== TASK MATERIAL ==
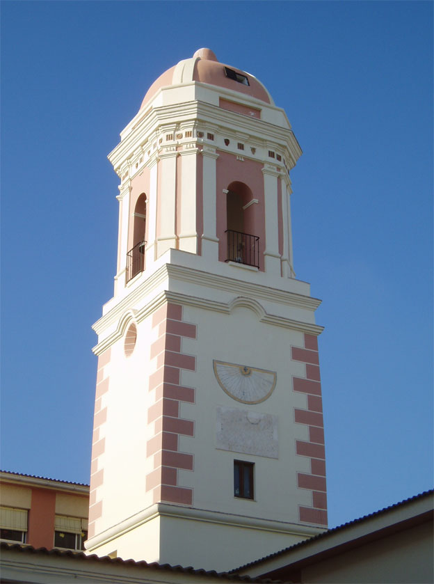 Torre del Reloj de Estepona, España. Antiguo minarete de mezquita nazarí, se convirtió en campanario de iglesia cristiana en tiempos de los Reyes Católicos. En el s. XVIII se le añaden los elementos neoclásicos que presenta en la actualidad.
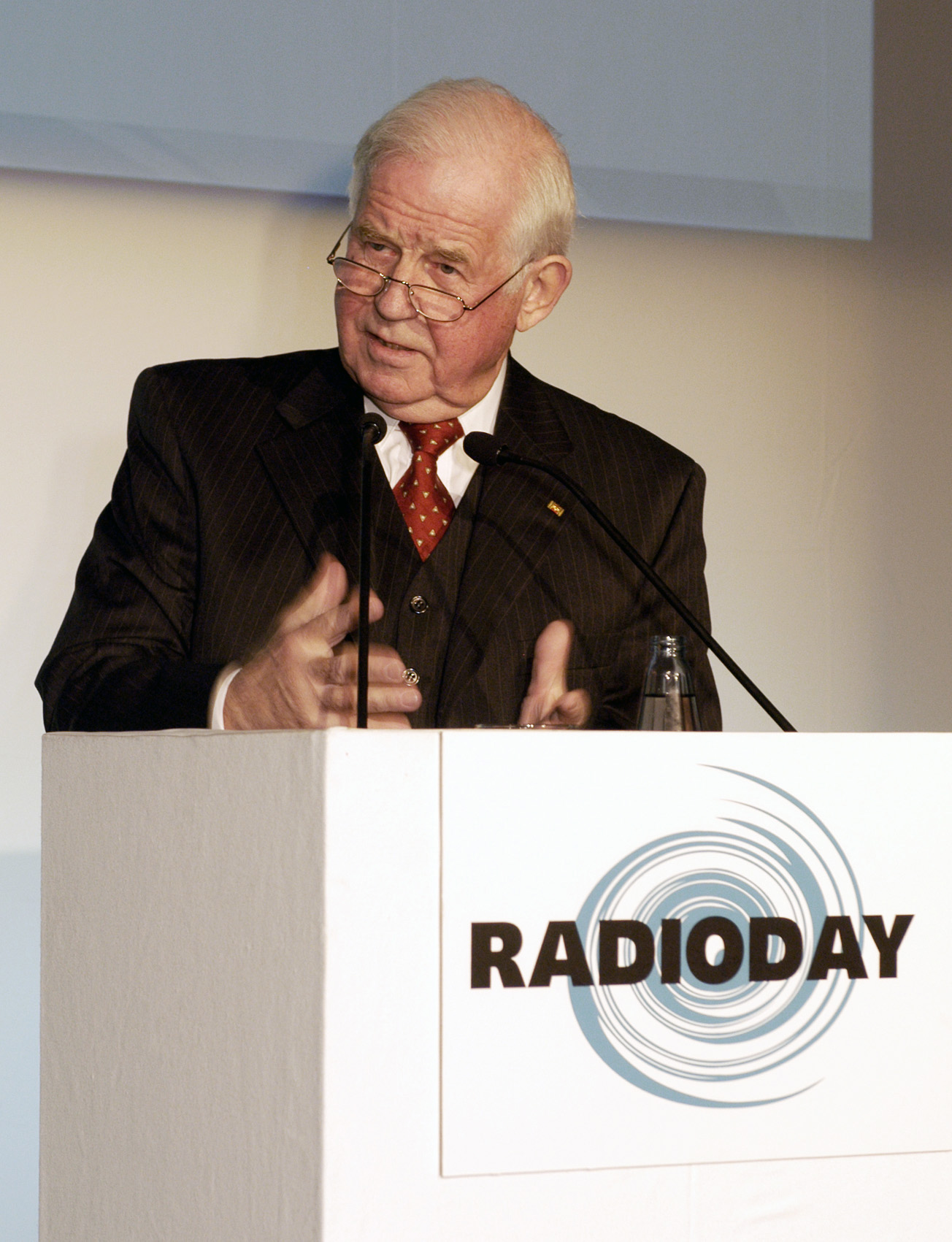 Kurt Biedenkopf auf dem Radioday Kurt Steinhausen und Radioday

==

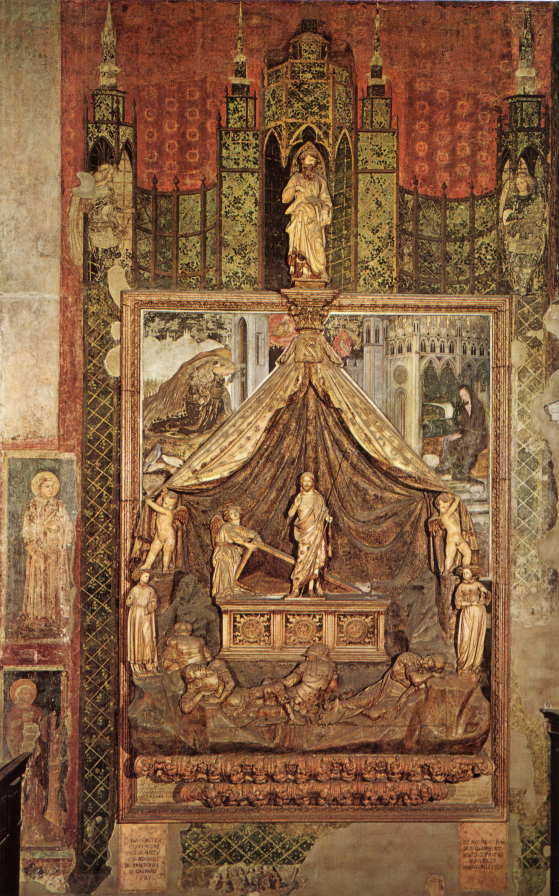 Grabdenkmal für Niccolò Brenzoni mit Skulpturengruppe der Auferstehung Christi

== YOUR TASK ==
Above is the material; set down exactly its lines from the one containing "Torre del Reloj" down to the one containing "Kurt Biedenkopf auf", both included, leaving out any pictures.

== TASK RESPONSE ==
 Torre del Reloj de Estepona, España. Antiguo minarete de mezquita nazarí, se convirtió en campanario de iglesia cristiana en tiempos de los Reyes Católicos. En el s. XVIII se le añaden los elementos neoclásicos que presenta en la actualidad.
 Kurt Biedenkopf auf dem Radioday Kurt Steinhausen und Radioday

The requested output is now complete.